In this issue of Biophysical Journal, Gregory et al. present a new model for the action of cecropin A on synthetic lipid vesicles (1). Cecropin A was one of the first polypeptide antibiotics identified by Boman and co-workers (2) following his observation that antimicrobial activity could be induced in insects by bacterial infection (3). Since then, many other ribosomally synthesized antibiotics have been identified in both plants and animals, where it has become clear that they are important in diverse ways to host defense. When expressed in transgenic animals, for example, they can enhance host defenses against bacterial infection (4). Human deficiency states, on the other hand, lead to an increased incidence of infection (5,6) and inflammatory bowel disease (7).
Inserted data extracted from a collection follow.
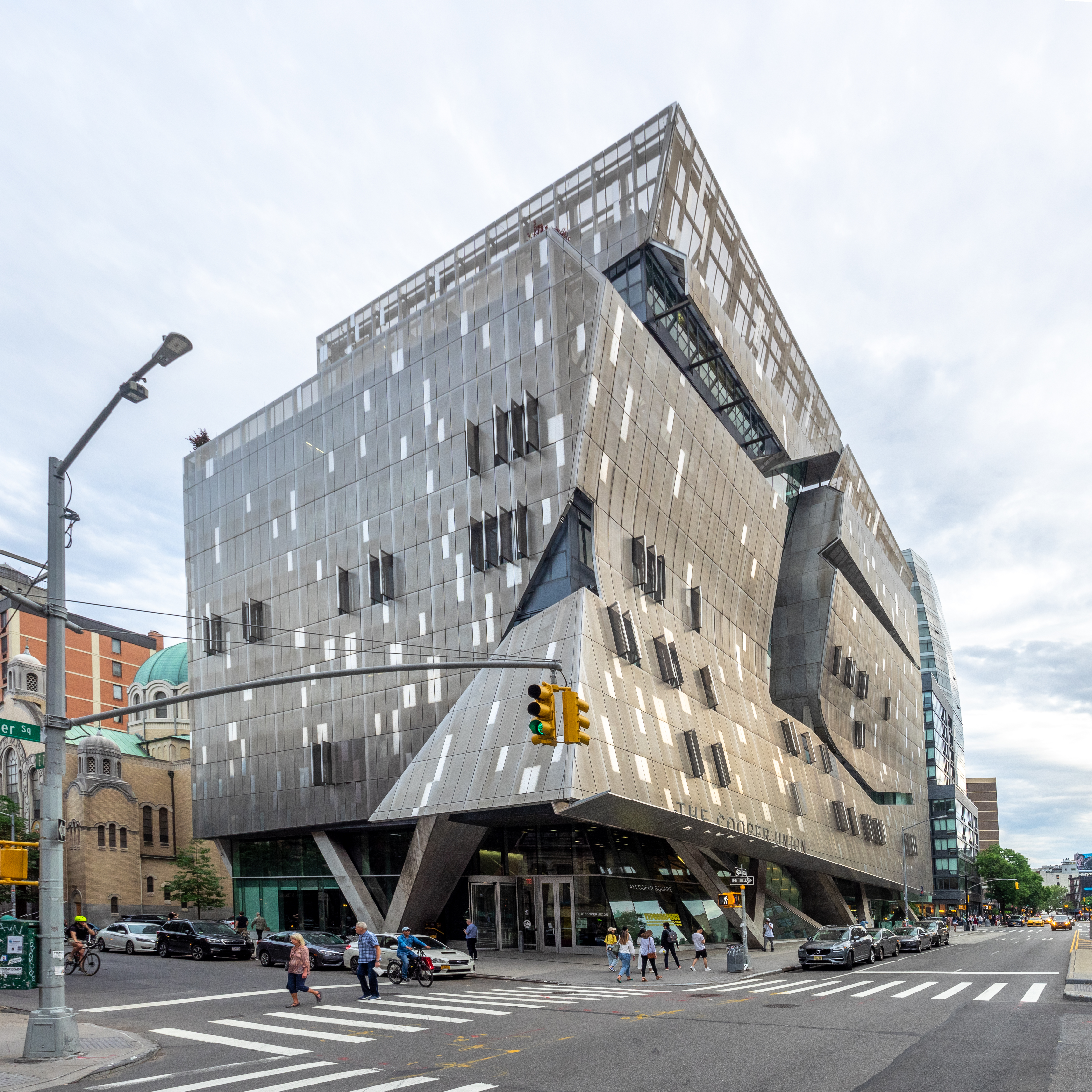 East Village, NYC
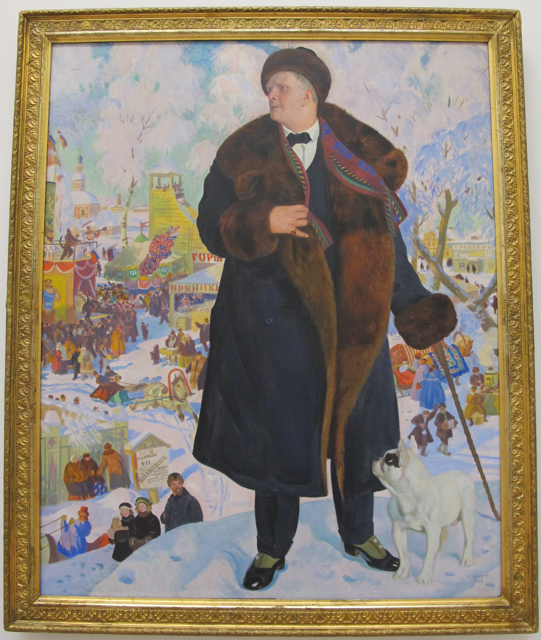 Boris kustodiev, ritratto di fyodor chaliapin, 1922
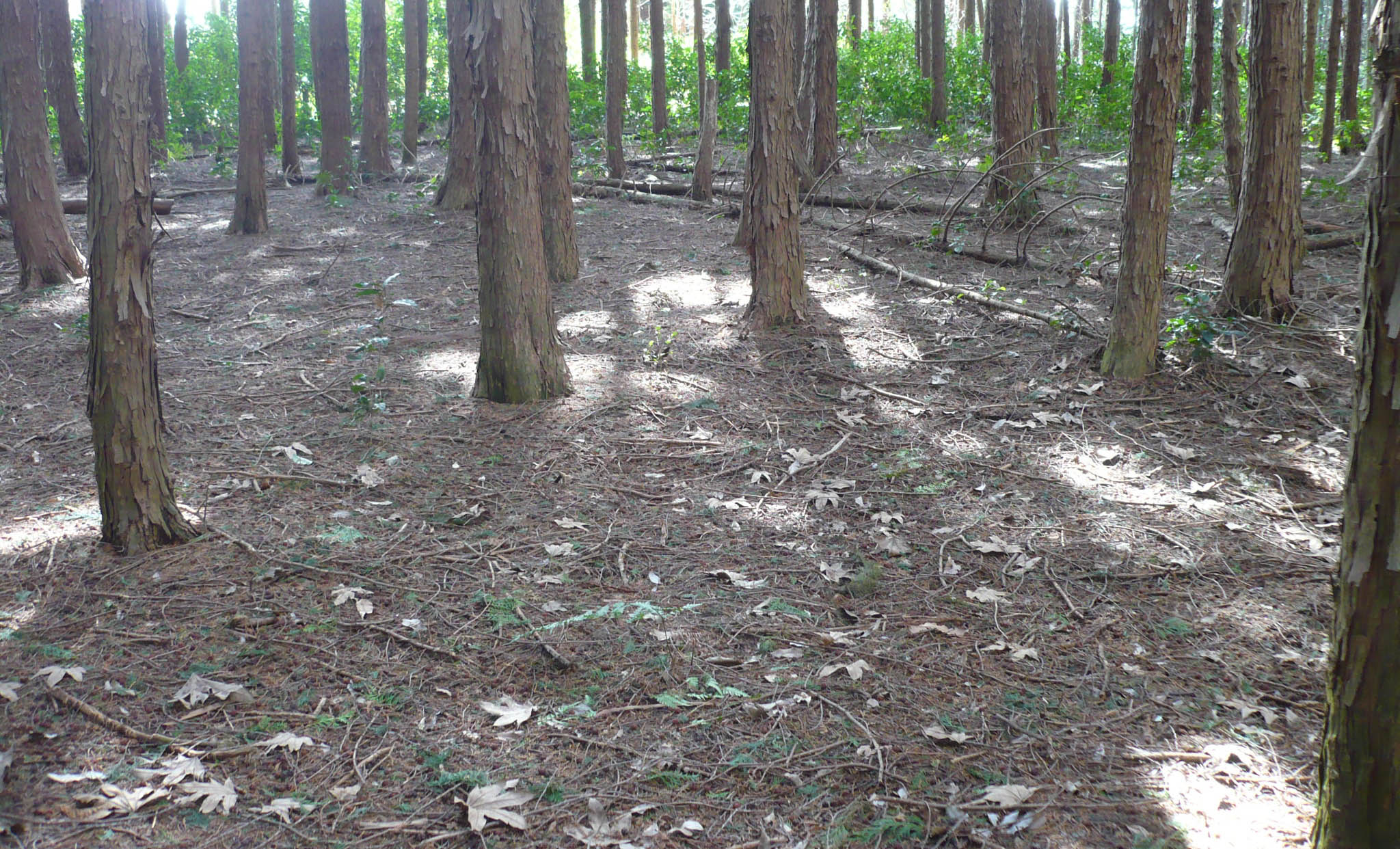 主郭

Despite thousands of articles about hundreds of these polypeptide antibiotics over several decades, basic questions about their mechanism of action remain unanswered. Most investigators have concluded that they act solely by permeabilizing the bacterial cell membrane. Although strong evidence for another mechanism of action has not yet emerged, this conclusion may not represent the whole story because polypeptide antibiotics clearly have other significant effects on bacteria (8–11). Moreover, few naturally occurring antibiotics have only one mechanism of action, presumably because antibiotics with multiple mechanisms of action have been selected to overcome the development of resistance to any one mechanism. Resistance to polypeptide antibiotics is common, and different polypeptides tend to have different patterns of resistance or susceptibility among bacteria. Resistance to any one polypeptide often varies widely among closely related bacterial species, and can even vary among different strains of the same species.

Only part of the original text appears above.